Алекс давно привык к оценивающим взглядам брата.

— Что скажешь? — с улыбкой спросил он. — Жить буду? Или мне грозит скорая неминуемая гибель?

Джерард покраснел.

— Я вижу, ты цел и невредим. Садись.

Алекс стал пододвигать кресло поближе к письменному столу.

— Осторожно, оно тяжелое, — промолвил Джерард.

— За последние десять лет оно не стало тяжелее, — буркнул Алекс и сел. — Послушай, Джерри, неужели ты так и не заметил, что я выше тебя на целую голову?

Уже в четырнадцать лет Алекс по всем параметрам перерос старшего брата. Он превосходил его во многих областях.

— Главное не рост, а масса тела, — заявил Джерард. — Вес имеет решающее значение.

Алекс насмешливо взглянул на внушительный животик брата.

— Вижу, ты работаешь над собой в этом направлении.

— Вот именно. А ты, судя по внешнему виду, давно не ел.
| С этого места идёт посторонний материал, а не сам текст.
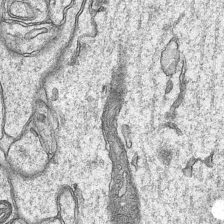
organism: Mouse
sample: CA1 Hippocampus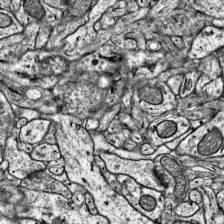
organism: Mouse
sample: Visual Cortex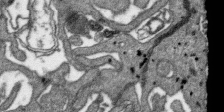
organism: Human
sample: Lung epithelial cells, uninfected (mock) control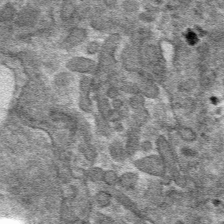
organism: Mouse
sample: Mouse hepatocytes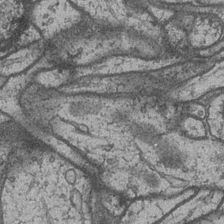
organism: Drosophila
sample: Optic medulla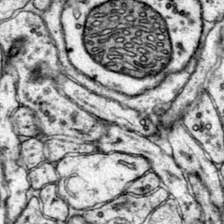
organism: Mouse
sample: Primary visual cortex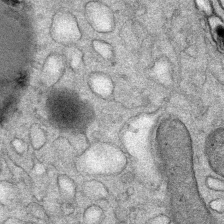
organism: Mouse
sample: Mouse Salivary gland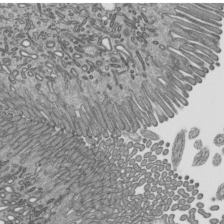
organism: Mouse
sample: Mouse epididymis efferent ductule cilia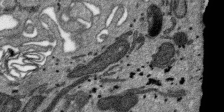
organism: Human
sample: Lung epithelial cells, uninfected (mock) control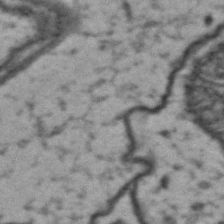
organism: Drosophila
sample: Brain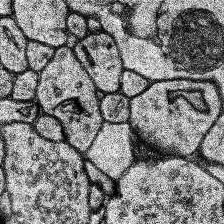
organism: Human
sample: Temporal Lobe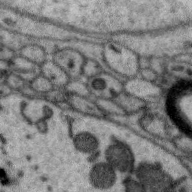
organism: Zebra finch
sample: Brain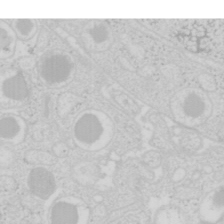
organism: Mouse
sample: Pancreas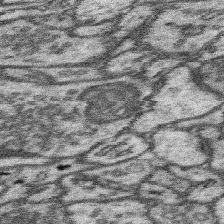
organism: Mouse
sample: Somatosensory cortex neuropil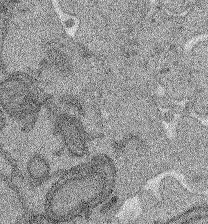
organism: Human
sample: HeLa cells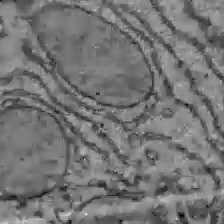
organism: C57BL Mouse
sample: Liver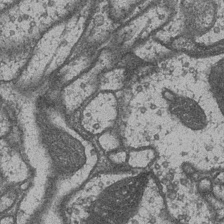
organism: Drosophila
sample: Optic medulla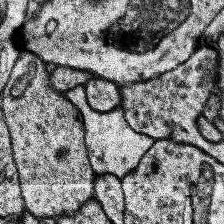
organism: Human
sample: Temporal Lobe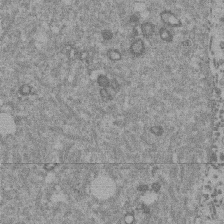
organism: Mouse
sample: Dividing mouse embryo 1 cell stage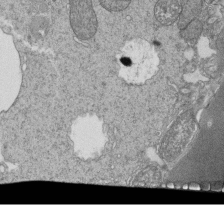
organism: Tetrahymena
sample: Cilia in tetrahymena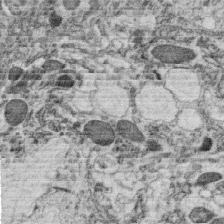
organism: C. elegans
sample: C. elegans oocyte; sperm cells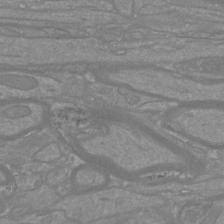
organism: Mouse
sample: Cortical neurons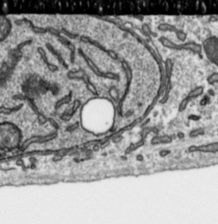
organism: Toxoplasma gondii
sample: Parasites in a vacuole inside a host cell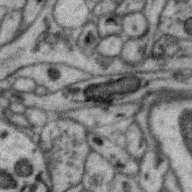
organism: Zebra finch
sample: Brain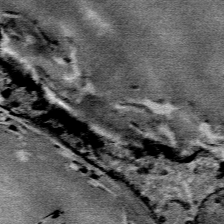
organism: Mouse
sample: Mouse Salivary gland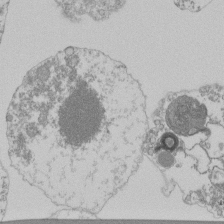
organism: Mouse
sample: Activated Pmel transgenic CD8+ T Cells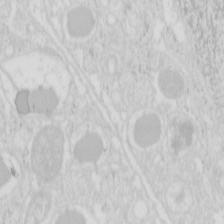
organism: Mouse
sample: Pancreas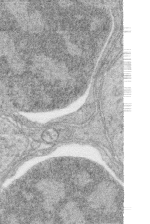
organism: Zebrafish
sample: synaptic ribbons in rod cells and cone cells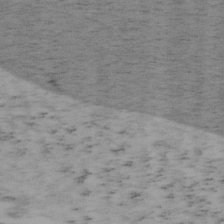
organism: Mouse
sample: OT-I killer T cells with ID8 ovarian cancer cells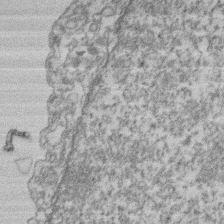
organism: Mouse
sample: T cell stromal cell synapse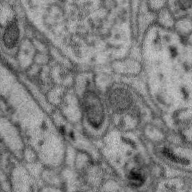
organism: Zebra finch
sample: Brain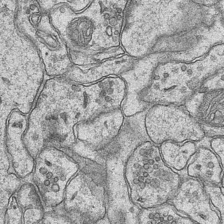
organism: Mouse
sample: CA1 Hippocampus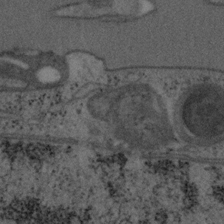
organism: Human
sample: HeLa cells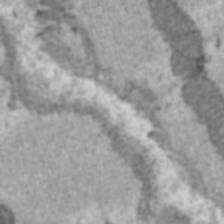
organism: C57BL Mouse
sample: Heart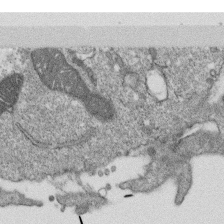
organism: African green monkey
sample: Vero E6 cells infected with SARS-CoV-2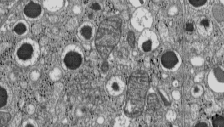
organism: C57BL Mouse
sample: Pancreatic islet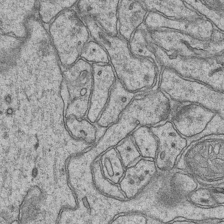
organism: Mouse
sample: CA1 Hippocampus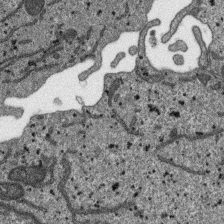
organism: Human
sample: Lung epithelial cells infected with SARS-CoV-2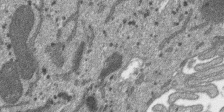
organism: Human
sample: Lung epithelial cells infected with SARS-CoV-2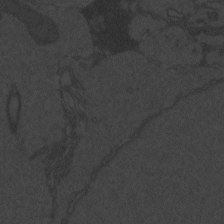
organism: Zebrafish
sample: Macrophage infected with Toxoplasma gondii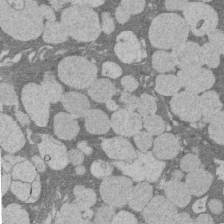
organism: Rat
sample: Salivary granule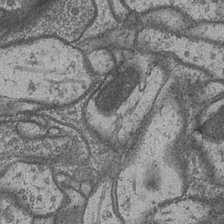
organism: Drosophila
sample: Optic medulla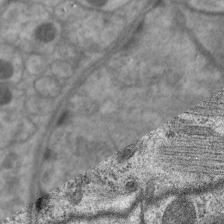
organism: C. elegans
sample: Pharynx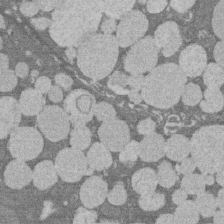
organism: Rat
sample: Salivary granule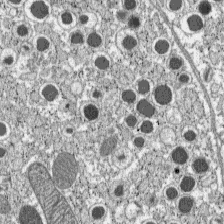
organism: C57BL Mouse
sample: Pancreatic islet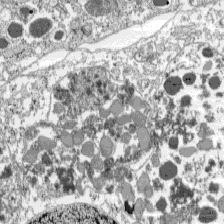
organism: C57BL Mouse
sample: Pancreatic islet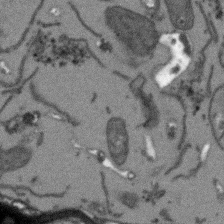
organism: Arabidopsis thaliana
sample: Root tip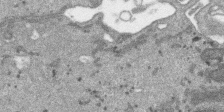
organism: Human
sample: Lung epithelial cells infected with SARS-CoV-2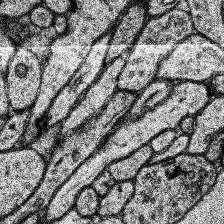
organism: Human
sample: Temporal Lobe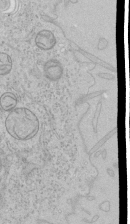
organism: Human
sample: Mitochondria in HCT116 cells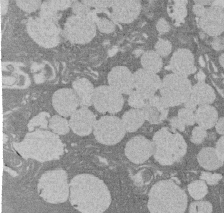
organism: Rat
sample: Salivary granule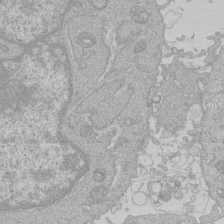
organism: Human
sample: Macrophage cells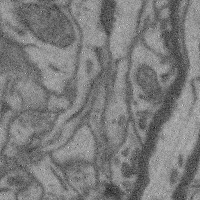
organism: Mouse
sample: Cerebral cortex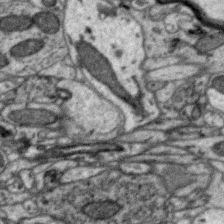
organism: Zebra finch
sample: Brain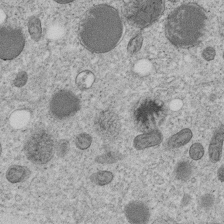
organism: C. elegans
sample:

Тебе нужно подкрепиться и отдохнуть.

Алекс неопределенно пожал плечами.

— Ты что-то писал до моего прихода?

— А? Да… Я составлял речь, которую должен произнести завтра. — Джерард вздохнул. — Мне очень не нравится вся эта история с бурами. Половина палаты лордов хочет развязать войну.

— Войну? Как это ново! — язвительно заметил Алекс.

Джерард хмуро посмотрел на него.

— Вовсе не ново, — возразил Джерард, не слыша иронии в голосе младшего брата. — В 1881 году мы уже сражались в Трансваале.

— Правда? Ни минуты покоя!

Лицо Джерарда медленно прояснилось.

— Хм… Вот именно. Кстати, ты давно приехал? Успел повидать сестер?

Если бы Алекс не был настороже, он вряд ли уловил бы нотку беспокойства в голосе Джерарда. Следовательно, он не знал, что Алекс уже информирован о продаже корнуоллского поместья.

— Нет, я еще не навестил, их.

— О, они будут на седьмом небе от счастья, когда увидят тебя. Сестры очень за тебя беспокоятся.

— До сих пор?

Алекс надеялся, что с рождением детей они переключат на них все свое внимание. Но этого не произошло. По-видимому, его сестры были наделены редким даром повышенной тревожности и беспокойства за всю родню, без разбора.

Взяв с письменного стола ручку Джерарда, Алекс рассеянно вертел ею. Она была изготовлена из второсортного сырья, жалкой подделки под панцирь китайской грифовой черепахи. Должно быть, ее привезли с острова Маврикий. Мансанто специализировался на продаже именно таких товаров.

Краем глаза Алекс заметил, что Джерард сложил ладони вместе, соединив кончики пальцев. Это был знак того, что сейчас он начнет читать нотации. Алекс откинулся на спинку кресла и улыбнулся:

— Ты не должен упрекать их. Если бы ты только знал, какие слухи о тебе ходят!

— Могу себе представить.

Джерард пропустил замечание младшего брата мимо ушей.

— Мы каждый день слышим их! — с досадой продолжал он. — Да что там слышим — читаем в газетах! Эта история с певичкой из варьете показалась мне особенно гнусной. Странно, как тебя не привлекли к суду!